◆ Information shown
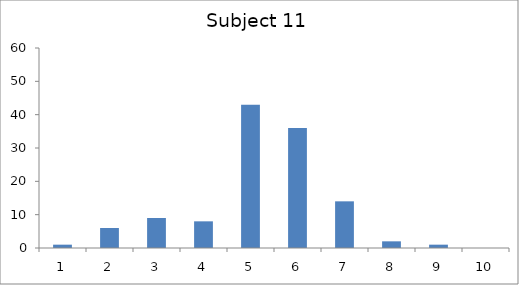
| Category | Frequency |
|---|---|
| 0 | 1 |
| 1 | 6 |
| 2 | 9 |
| 3 | 8 |
| 4 | 43 |
| 5 | 36 |
| 6 | 14 |
| 7 | 2 |
| 8 | 1 |
| 9 | 0 |
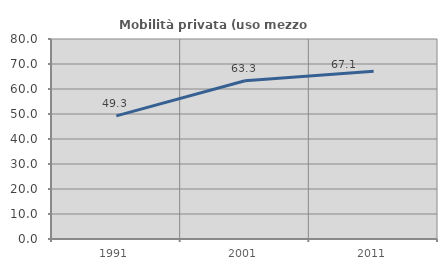
| Category | Mobilità privata (uso mezzo privato) |
|---|---|
| 1991.0 | 49.252 |
| 2001.0 | 63.276 |
| 2011.0 | 67.091 |
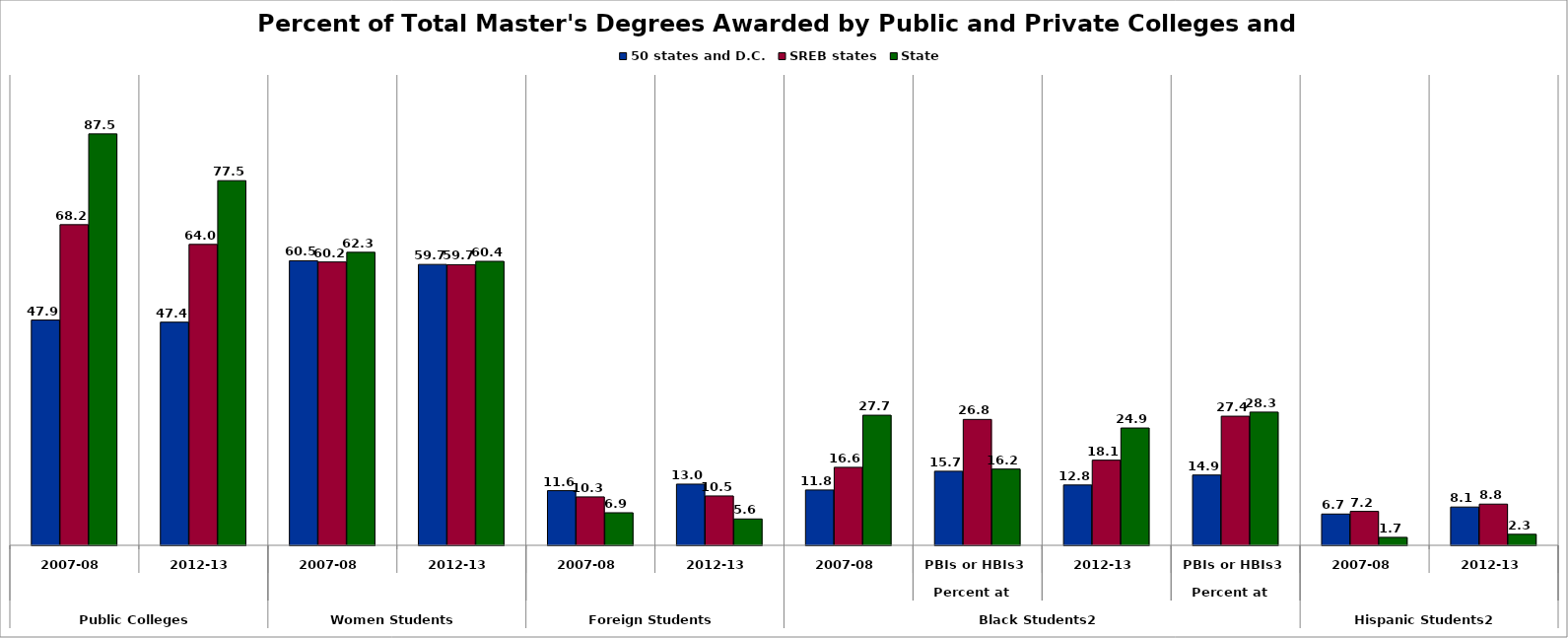
| Category | 50 states and D.C. | SREB states | State |
|---|---|---|---|
| 0 | 47.89 | 68.167 | 87.456 |
| 1 | 47.439 | 63.98 | 77.524 |
| 2 | 60.493 | 60.243 | 62.294 |
| 3 | 59.714 | 59.659 | 60.377 |
| 4 | 11.619 | 10.29 | 6.922 |
| 5 | 13.005 | 10.495 | 5.604 |
| 6 | 11.76 | 16.578 | 27.659 |
| 7 | 15.746 | 26.765 | 16.209 |
| 8 | 12.822 | 18.101 | 24.94 |
| 9 | 14.942 | 27.447 | 28.324 |
| 10 | 6.65 | 7.211 | 1.691 |
| 11 | 8.14 | 8.756 | 2.348 |

◆ Required work
Search each line of the data above for "Category", and copy the lines where it occurs.

◆ Result below
| Category | Frequency |
| Category | Mobilità privata (uso mezzo privato) |
| Category | 50 states and D.C. | SREB states | State |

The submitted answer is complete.